Notes on: Exploring Prometheus Code - part 1 (personal notes)
I recently started learning the Go language and part of the process was to explore the code of popular open-source projects. Prometheus is one of the projects that I selected. It’s a popular project with 848 contributors and more than 51k starts.
The objectives of this article:
understand how the code is organized in the filesystem,
explore some of the popular packages used on this project,
understand how the different modules are loaded
understand how the communication between the modules is implemented.
I started with the `/cmd` folder, as it stores the main function that will be called when we run Prometheus from the CLI.

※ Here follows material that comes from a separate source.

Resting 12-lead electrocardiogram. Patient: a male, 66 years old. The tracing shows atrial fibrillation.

Before reading that function, it’ll be useful to learn about the following packages:
kingpin: to parse the command line arguments
run: A universal mechanism to manage goroutine lifecycles (from the repo description). check reference
context: to share state between function/goroutines. check reference
The main function does the following things:
- parsing arguments and load configuration and populate the data structure `flagConfig` (using kingpin package)
a.Flag("config.file", "Prometheus configuration file path.").
Default("prometheus.yml").StringVar(&cfg.configFile)
a.Flag("web.listen-address", "Address to listen on for UI, API, and telemetry.").
Default("0.0.0.0:9090").StringVar(&cfg.web.ListenAddress)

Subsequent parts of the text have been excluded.